== WHAT YOU WILL DO ==
No pictures in the copy. Write out the listing below exactly.

START EXTRACTED RECORDS

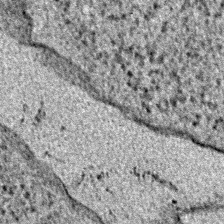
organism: E. coli
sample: E. Coli Bacteria
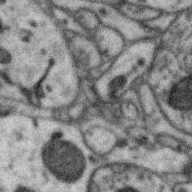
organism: Zebra finch
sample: Brain
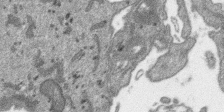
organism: Human
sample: Lung epithelial cells infected with SARS-CoV-2
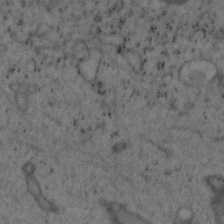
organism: Human
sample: HeLa cells
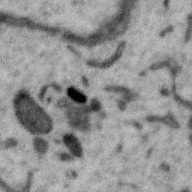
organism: Zebra finch
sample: Brain
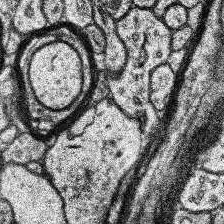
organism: Human
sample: Temporal Lobe
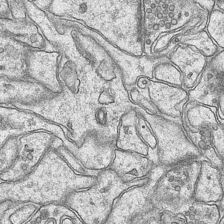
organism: Mouse
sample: CA1 Hippocampus
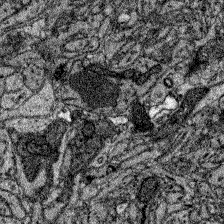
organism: Zebrafish
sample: Larval olfactory bulb
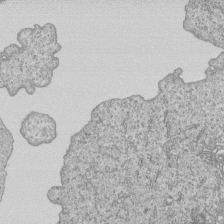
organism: Human
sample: MDA-MB-231 cells
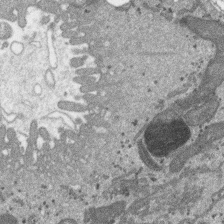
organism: Human
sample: Lung epithelial cells infected with SARS-CoV-2
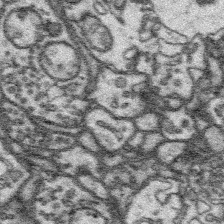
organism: Platynereis dumerilii
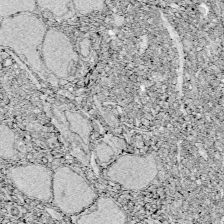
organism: Zebrafish
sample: Whole-Brain
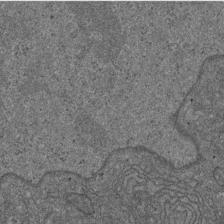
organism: Drosophila
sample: Nephrocyte
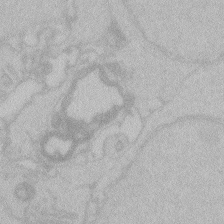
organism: Zebrafish
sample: Macrophage infected with Toxoplasma gondii

END EXTRACTED RECORDS

== WRITTEN RESPONSE ==
organism: E. coli
sample: E. Coli Bacteria
organism: Zebra finch
sample: Brain
organism: Human
sample: Lung epithelial cells infected with SARS-CoV-2
organism: Human
sample: HeLa cells
organism: Zebra finch
sample: Brain
organism: Human
sample: Temporal Lobe
organism: Mouse
sample: CA1 Hippocampus
organism: Zebrafish
sample: Larval olfactory bulb
organism: Human
sample: MDA-MB-231 cells
organism: Human
sample: Lung epithelial cells infected with SARS-CoV-2
organism: Platynereis dumerilii
organism: Zebrafish
sample: Whole-Brain
organism: Drosophila
sample: Nephrocyte
organism: Zebrafish
sample: Macrophage infected with Toxoplasma gondii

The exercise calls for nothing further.